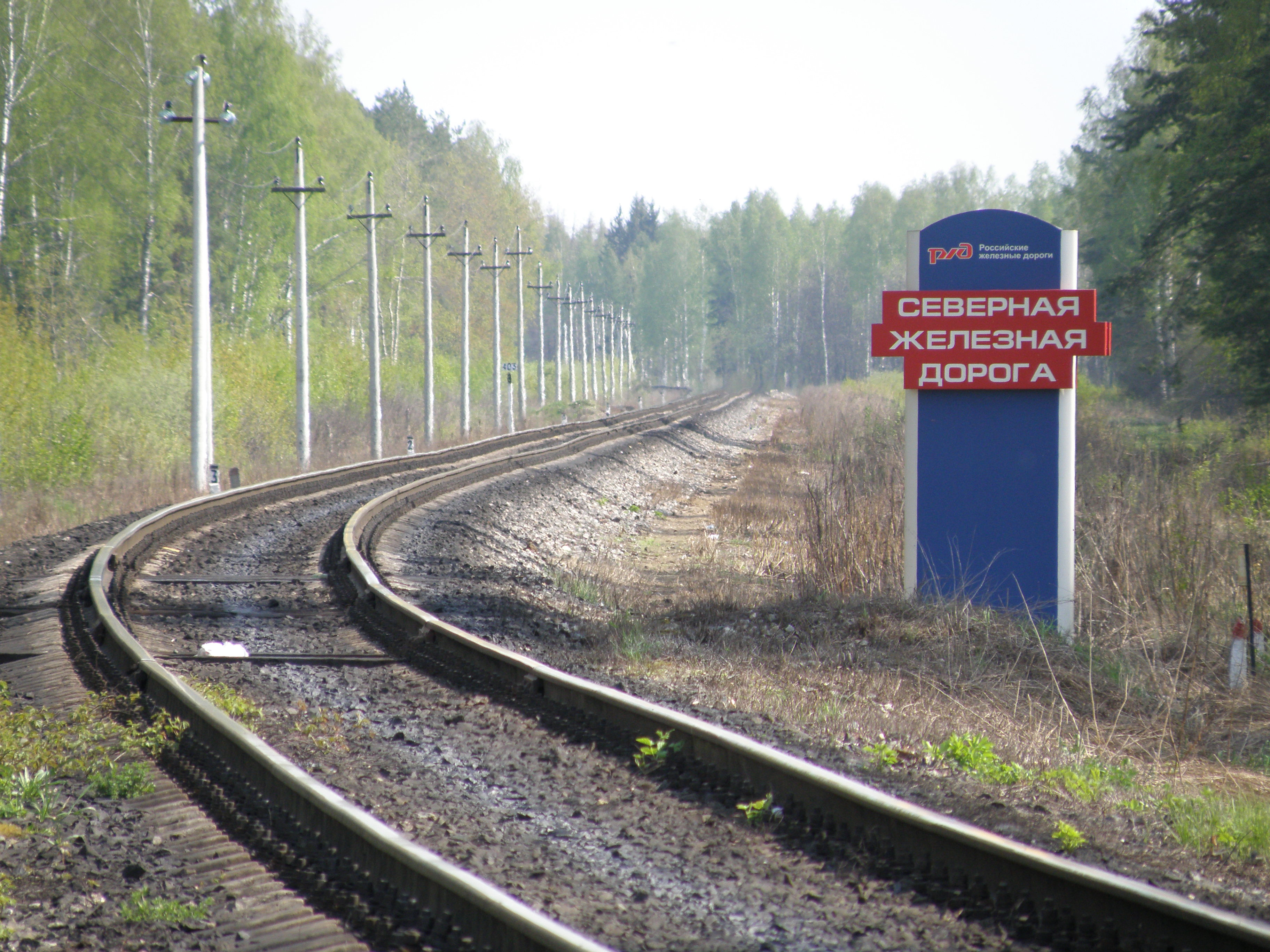 Северная ж. д., граница у ст. Новки
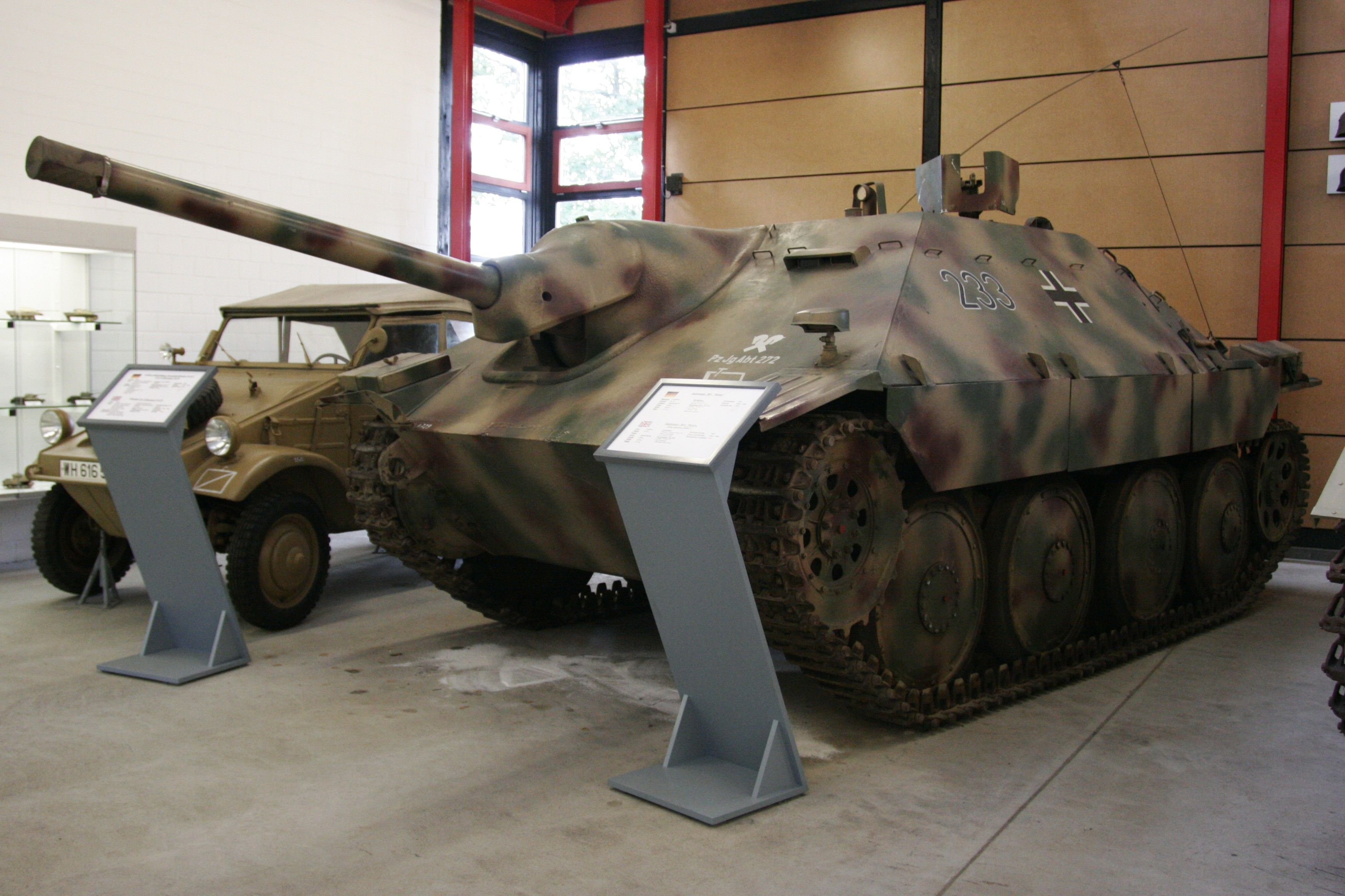 Jagdpanzer 38(t) (Sd.Kfz. 138/2) on display at the Deutsches Panzermuseum Munster , Germany.
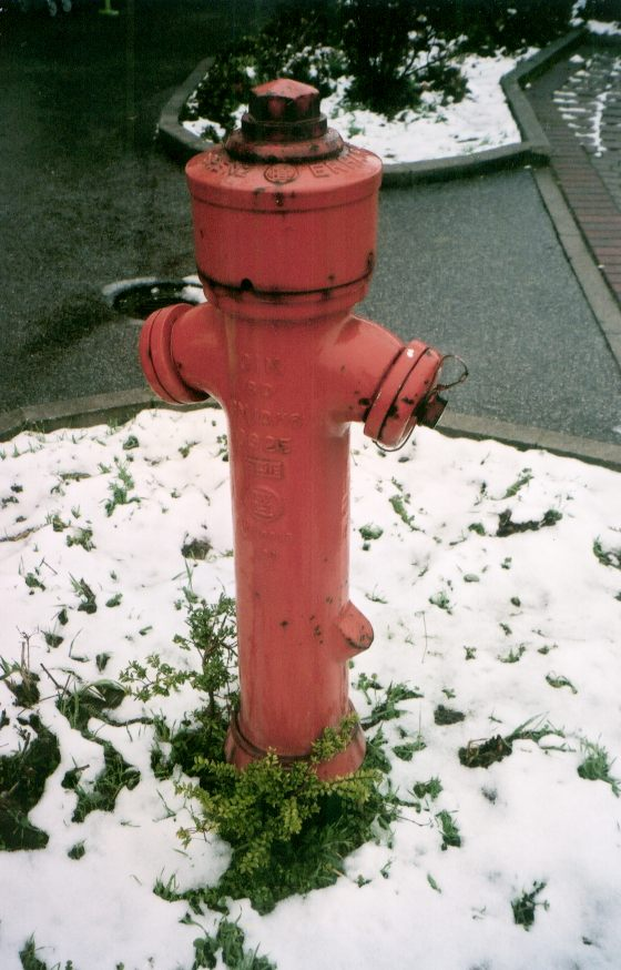 ein Überflurhydrant ohne Fallmantel, in Viernheim
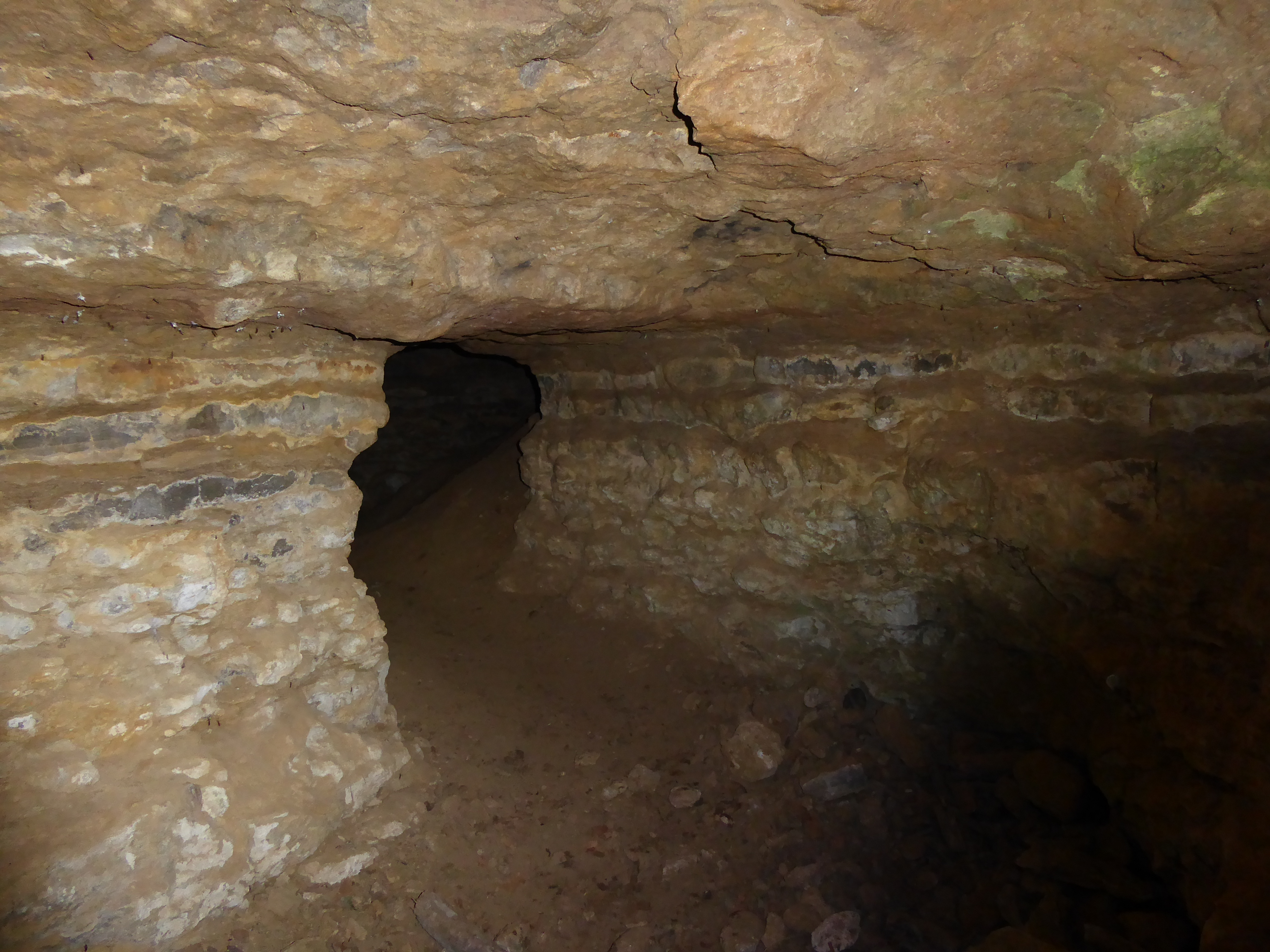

____

• **Exercise instructions**:
Retype the data exactly as it stands, but keep the images out of your copy.

• **Completed exercise**:
 Северная ж. д., граница у ст. Новки
 Jagdpanzer 38(t) (Sd.Kfz. 138/2) on display at the Deutsches Panzermuseum Munster , Germany.
 ein Überflurhydrant ohne Fallmantel, in Viernheim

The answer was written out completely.